“Cyrano de Bergerac” is streamlined and modernized in “Cyrano,” a new version of the classic 1897 Edmond Rostand play currently being presented at the Two River Theater in Red Bank. Roxane gets her own theme song — Beyoncé’s “Crazy in Love” is sometimes played when she takes the stage — and Cyrano himself sometimes seems like a smirky, flippant schoolboy.
The play even pokes fun at its own Old World roots (Rostand’s play was inspired by an 17th century French writer).
“Art though comfortable?” one character asks another.
“I art … am!” is the response.
With five hard-working actors playing 16 characters, this is a fun, fast-moving production, though there is also a tragic element to “Cyrano de Bergerac,” and I felt like this version of it didn’t have much of an emotional impact.

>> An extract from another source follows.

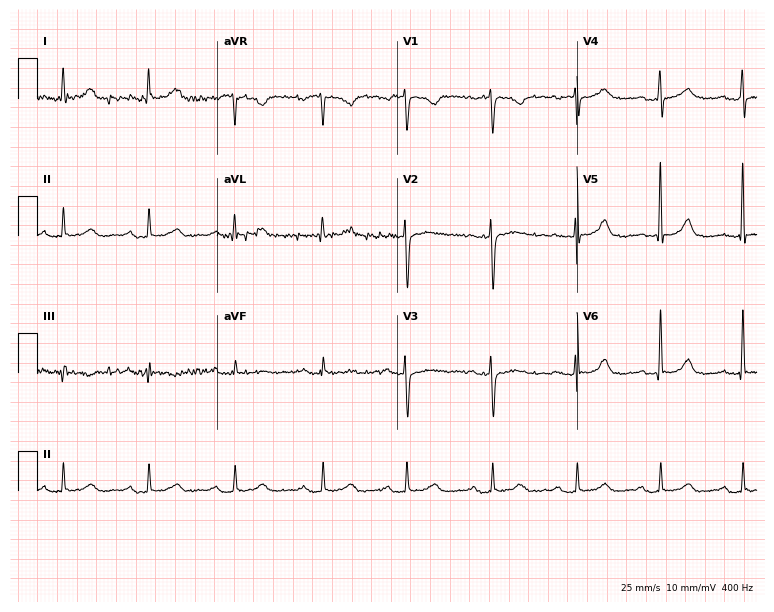
12-lead ECG from a 46-year-old female. Screened for six findings — first-degree AV block, right bundle branch block (RBBB), left bundle branch block (LBBB), sinus bradycardia, atrial fibrillation (AF), sinus tachycardia — none is recorded. Findings outside these six are not listed.

It’s certainly worth seeing, but does not really compare to the real thing.
Jason O’Connell and Brenda Withers co-wrote this adaptation, which premiered last year in Fort Worth, Texas, and was presented this summer at the Hudson Valley Shakespeare Festival in Garrison, N.Y., with direction by Meredith McDonough. (The Two River show is a HVSF co-production, and McDonough is once again the director.)

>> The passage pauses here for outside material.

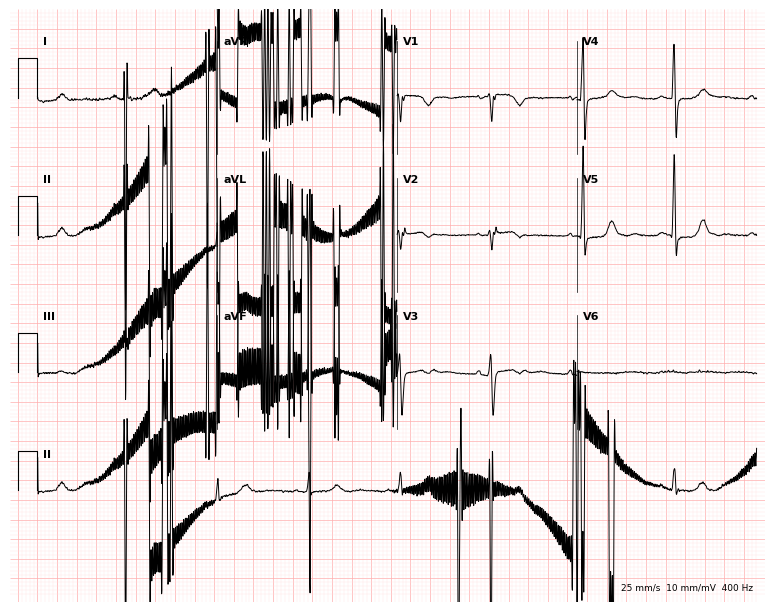
12-lead ECG from a 62-year-old woman. No first-degree AV block, right bundle branch block, left bundle branch block, sinus bradycardia, atrial fibrillation or sinus tachycardia recorded for this tracing. Only these six findings were labelled.

O’Connell plays Cyrano, a smart, accomplished nobleman and soldier who yearns for the love of Roxane (Britney Simpson). He’s afraid to make a move, though, because he’s self-conscious about his large nose, and because Roxane is clearly in love with the handsome but not-too-swift Christian (Luis Quintero). And so Cyrano stays in what we would now call The Friend Zone.
In one of the play’s most famous scenes, Cyrano preemptively makes fun of himself, spitting out a rapid-fire series of nose jokes. It’s as uproarious as ever, here.
Roxane clearly adores Cyrano, but does not consider him as a potential mate. And so Cyrano helps Christian woo Roxane, whispering words to him under the cover of darkness, and ghostwriting his love letters.
It’s kind of pathetic, but in this way, as O’Connell makes clear, Cyrano can at least be in some kind of relationship with Roxane. She’s reacting to his words, after all, and he gets a kind of satisfaction from this. He almost seems giddily happy about it.
One of O’Donnell’s and Withers’ most daring moves is to add a framing device, setting the action in the present before moving to the past.
Honestly, I don’t think this adds anything to the play besides a bit of surprise, since you’re not sure, at first, what is going on.
But that’s par for the course for this “Cyrano,” which offers many changes from the original, but few that can be considered significant improvements.
The Two River Theater in Red Bank will present “Cyrano” through Oct. 13; visit tworivertheater.org.